Under CC-BY-SA, as I'm sure you know, a printed map can only be licensed as
copyleft. The cartographer therefore no longer has exclusive rights to their
"added value" (colours, selection of data to include, and so on), which are
clearly apparent from the map. These can be trivially copied.

Under CC-BY-SA, a routing service does not have to be licensed as
copyleft.[1] The author of the routing service does not have to disclose
their "added value" (weightings for different types of road, any
transformations applied to the data, etc.). These cannot be trivially
copied: to do so would require reverse-engineering a near-infinite set of
requests and you'd probably be banned for DoSing before that. ;)
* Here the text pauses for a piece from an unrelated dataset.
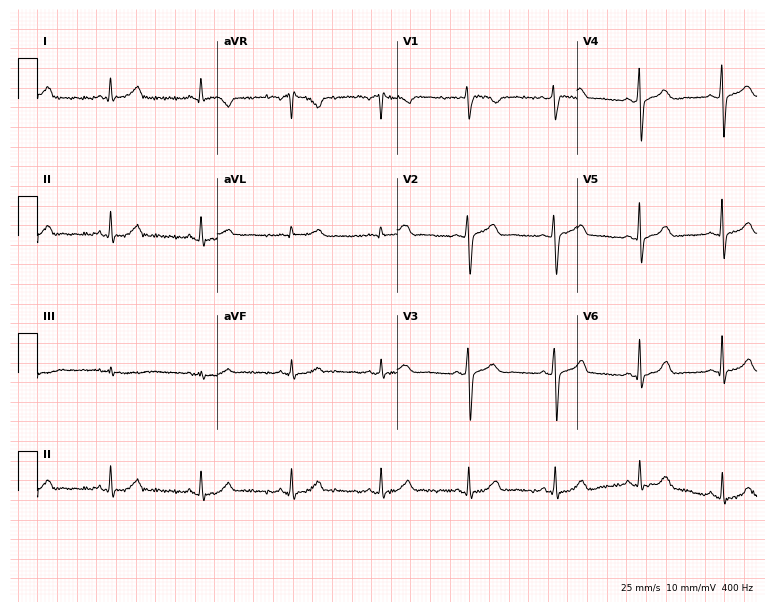
12-lead ECG from a 44-year-old woman. Labelled as a normal ECG.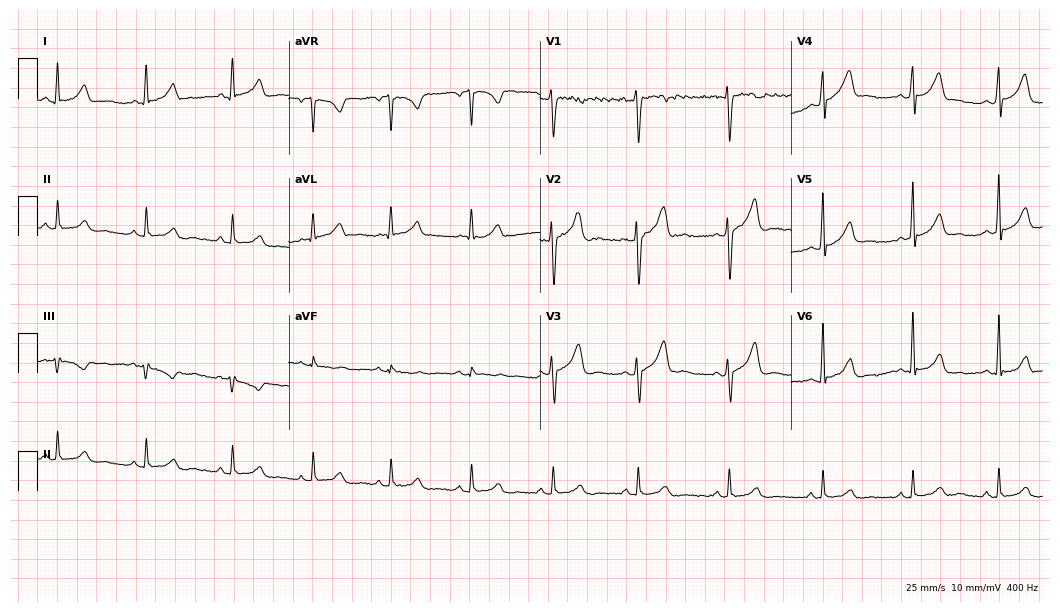
ECG — a man, 41 years old. Screened for six findings — first-degree AV block, right bundle branch block (RBBB), left bundle branch block (LBBB), sinus bradycardia, atrial fibrillation (AF), sinus tachycardia — none is recorded. Only these six findings were labelled.

It's an artefact of the fact we're currently using a "creative works"
licence - the copyleft therefore applies to creative works. ODbL is a
database licence, therefore the copyleft applies to data. ODbL is not
interested either in art or in computer source code. The really good thing
is that OSM therefore gets [2] the "added value", the data, in
computer-readable form from both - something CC-BY-SA doesn't offer.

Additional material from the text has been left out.